Transcription is the synthesis of RNA from a DNA template, the first step in gene expression. In eukaryotes, the primary transcript undergoes extensive processing to produce functional RNA molecules. Transcripts can be analyzed by RNA sequencing and amplified by reverse transcription PCR.
RNA Polymerases
Prokaryotes have a single RNA polymerase, a multi-subunit enzyme that synthesizes all types of RNA. The core enzyme consists of alpha, beta, and beta-prime subunits, and associates with a sigma factor that recognizes promoter sequences. The sigma-70 factor recognizes standard bacterial promoters with -10 and -35 consensus sequences.
Eukaryotes have three nuclear RNA polymerases. RNA polymerase I transcribes ribosomal RNA genes in the nucleolus. RNA polymerase II transcribes protein-coding genes to produce mRNA and many non-coding RNAs, with its large C-terminal domain containing heptad repeats that are phosphorylated during transcription. RNA polymerase III transcribes small RNAs including tRNA, 5S rRNA, and snRNA.
Transcription Initiation
Transcription begins at promoter sequences that direct RNA polymerase to the correct start site. In eukaryotes, RNA polymerase II requires assembly of general transcription factors at the core promoter. TFIID, containing TATA-binding protein, recognizes the TATA box, and other factors recruit Pol II. The mediator complex integrates regulatory signals from enhancer-bound transcription factors. Promoter clearance follows, with the CTD becoming phosphorylated at serine 5 by TFIIH, releasing Pol II from the initiation complex.
Elongation
During elongation, RNA polymerase moves along the template strand, synthesizing RNA in the 5-prime to 3-prime direction. The active site adds ribonucleotides complementary to the template, with the growing RNA strand forming a temporary hybrid with the DNA template. The transcription bubble moves with the polymerase, with DNA rewinding behind and unwinding ahead. As elongation proceeds, the CTD becomes phosphorylated at serine 2, recruiting RNA processing factors. Pausing and backtracking can occur, providing regulatory checkpoints.
Termination
Termination mechanisms differ between polymerases. Bacterial RNA polymerase terminates at hairpin structures that destabilize the elongation complex, or through the Rho factor that actively dissociates the complex. RNA polymerase I terminates at specific sequences recognized by terminators. RNA polymerase II termination is coupled to polyadenylation, with cleavage of the pre-mRNA triggering transcript release. RNA polymerase III terminates at a run of thymine residues in the template.
5-Prime Capping
The 5-prime end of Pol II transcripts is modified co-transcriptionally. A 7-methylguanosine cap is added in reverse orientation through a 5-prime to 5-prime triphosphate linkage. The capping enzyme is recruited to the phosphorylated CTD. The cap protects the transcript from 5-prime exonucleases, enhances translation by binding eIF4E, and facilitates nuclear export. The cap is also important for efficient splicing and polyadenylation.
RNA Splicing
Most eukaryotic genes contain introns that must be removed from pre-mRNA. Splicing is catalyzed by the spliceosome, a dynamic complex of five snRNPs and numerous proteins. The reaction involves two transesterification steps. First, the 2-prime hydroxyl of the branch point adenosine attacks the 5-prime splice site, forming a lariat intermediate. Second, the free 3-prime hydroxyl of the 5-prime exon attacks the 3-prime splice site, joining the exons and releasing the lariat intron.
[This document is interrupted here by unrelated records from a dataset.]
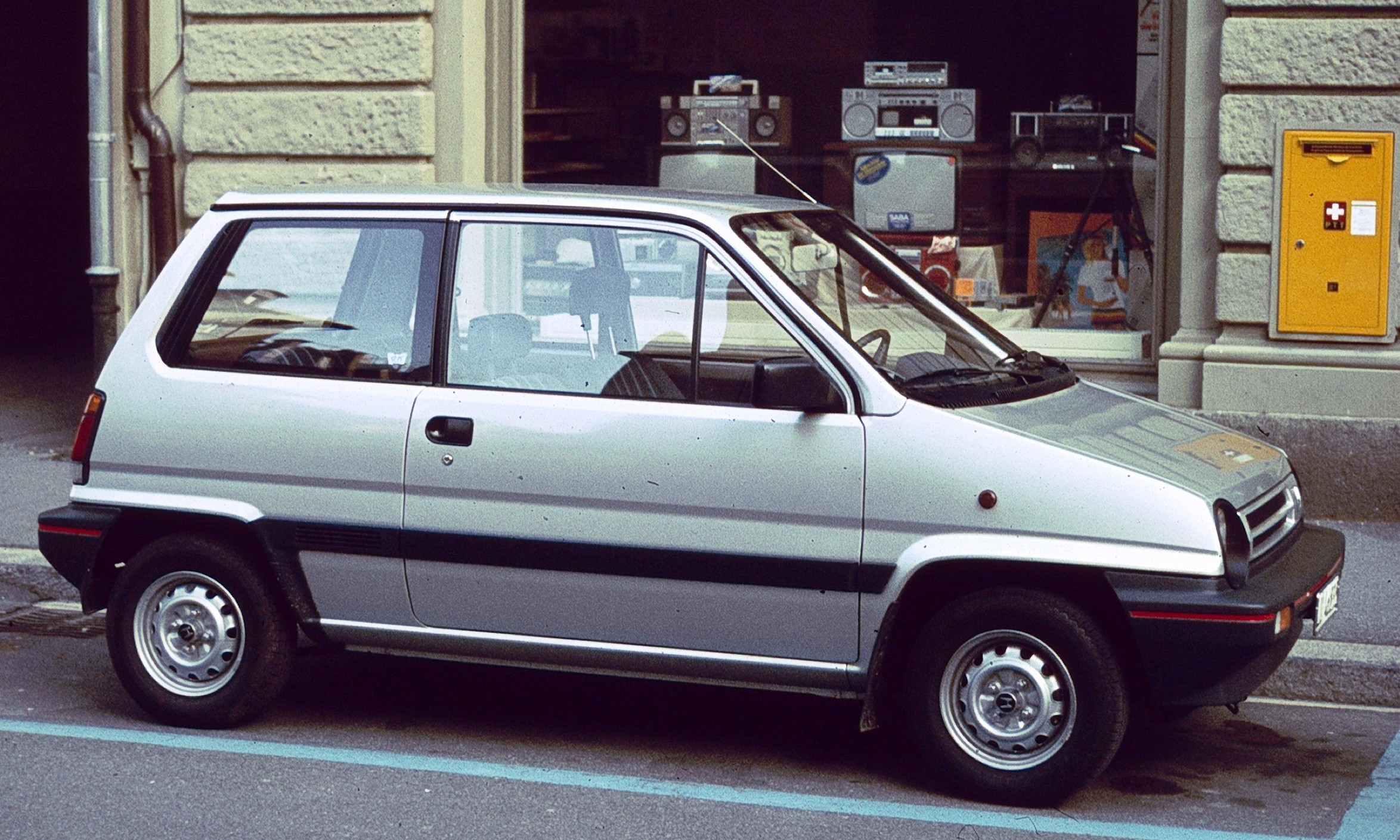 Honda Jazz in Luzern
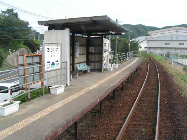 高岩駅 投稿者が撮影(2006/08/28)
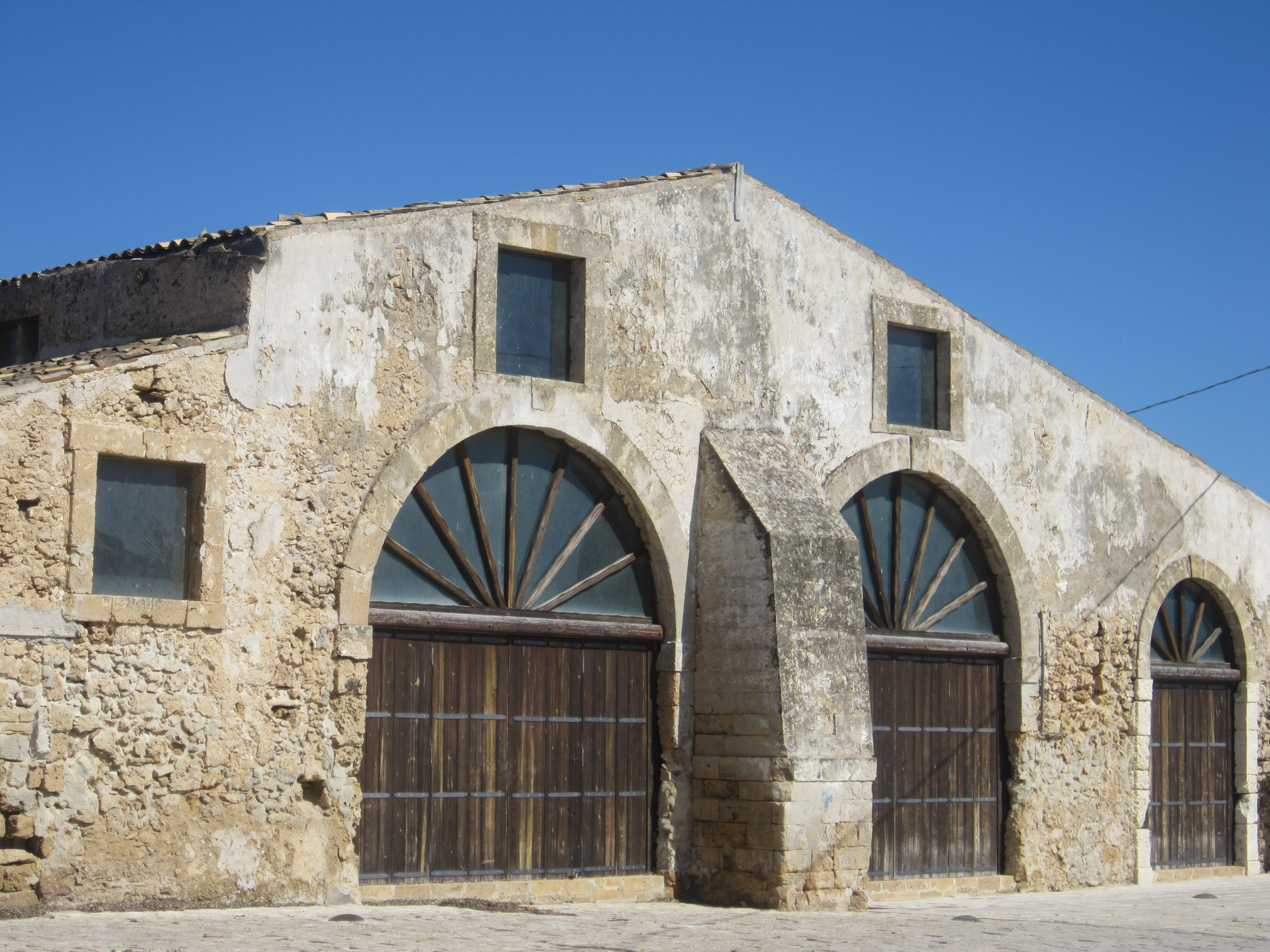 Piazza Regina Margherita, Marzamemi: Tonnara
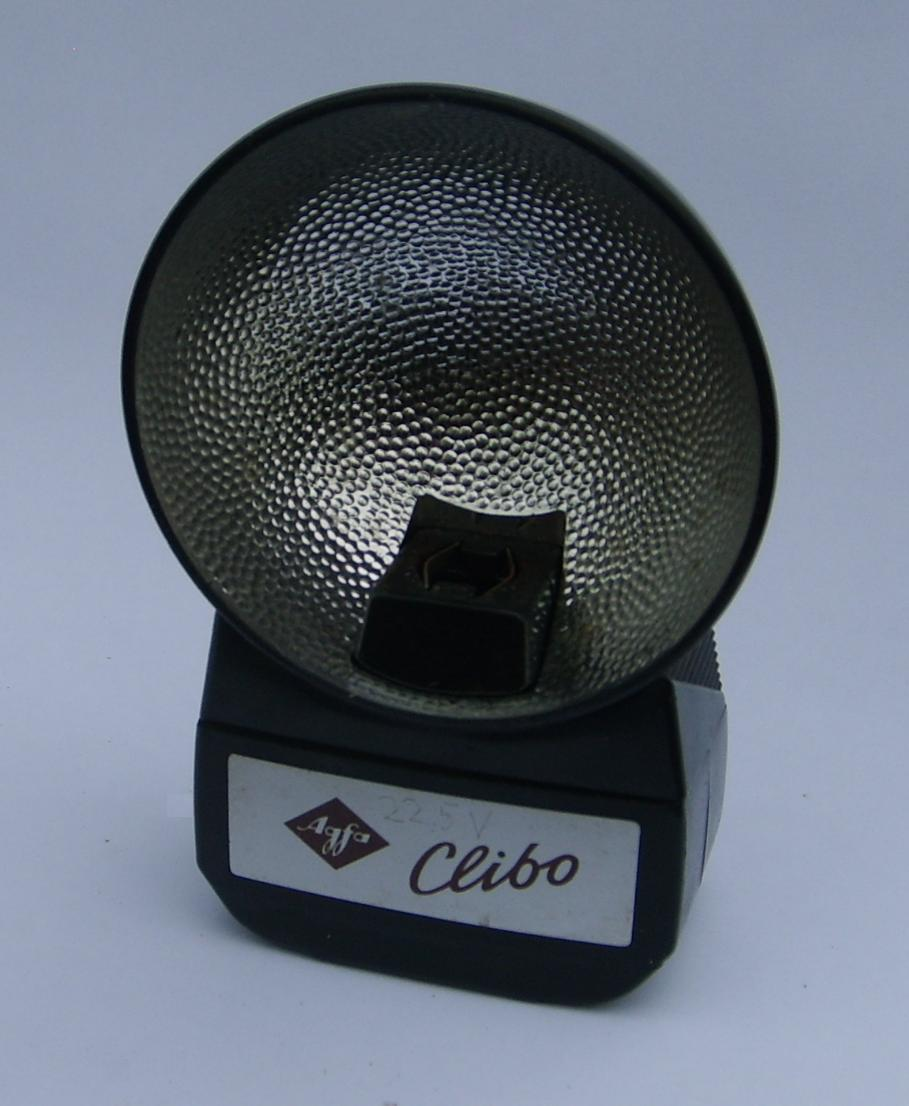 picture of flashlight approx. 1960
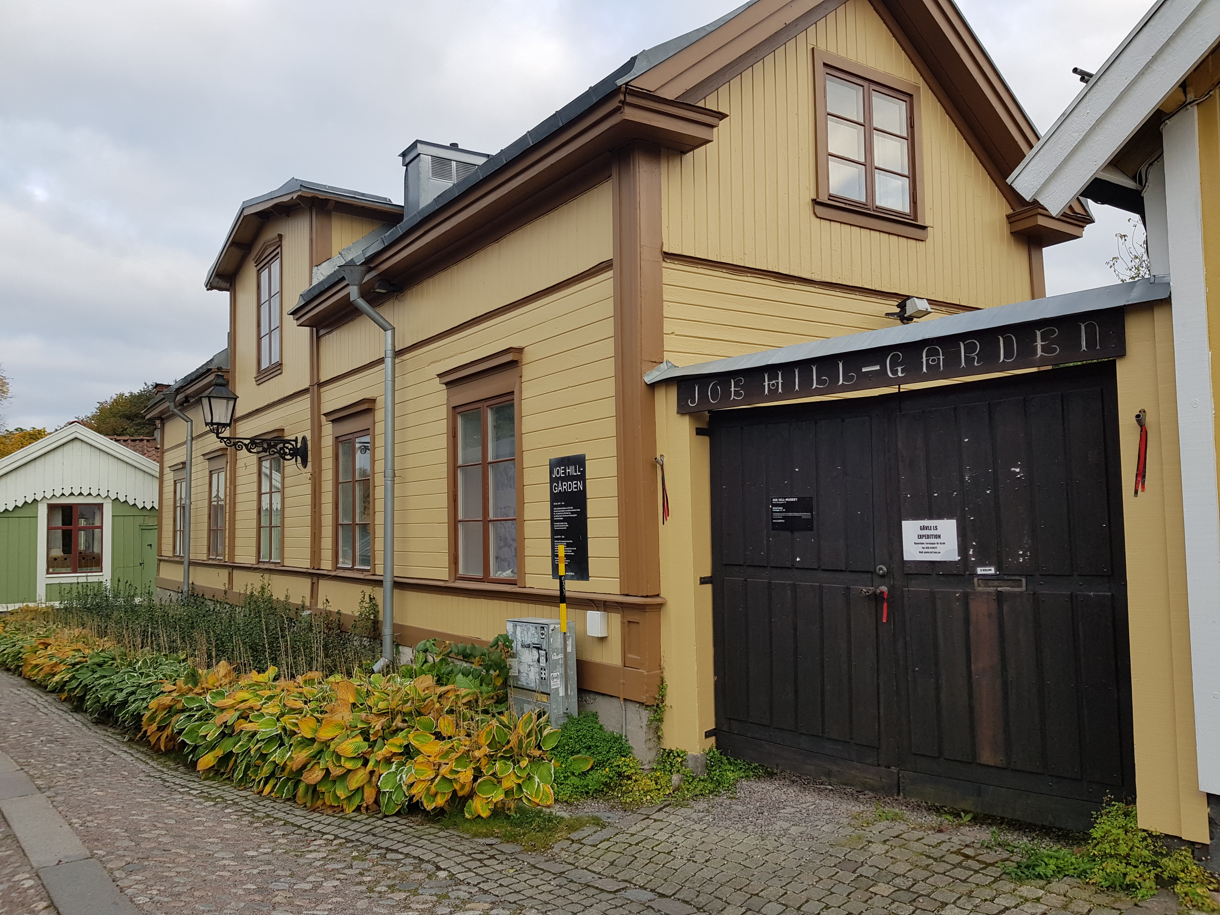 Joe Hill-gården i Gävle där Joe Hill föddes 1879. Idag finns där ett museum.

Alternative splicing allows a single gene to produce multiple mRNA variants. Over 95% of human genes undergo alternative splicing, greatly expanding the proteome. Splicing is regulated by enhancer and silencer sequences that bind SR proteins and hnRNPs, respectively.
3-Prime Processing
Pre-mRNA is cleaved at the polyadenylation site, and a poly-A tail of 100 to 250 adenine residues is added by poly-A polymerase. The cleavage and polyadenylation specificity factor recognizes the AAUAAA polyadenylation signal, while cleavage stimulation factor binds downstream GU-rich elements. Cleavage factors I and II carry out the endonucleolytic cleavage. Poly-A binding protein coats the tail, protecting the mRNA from degradation and promoting translation.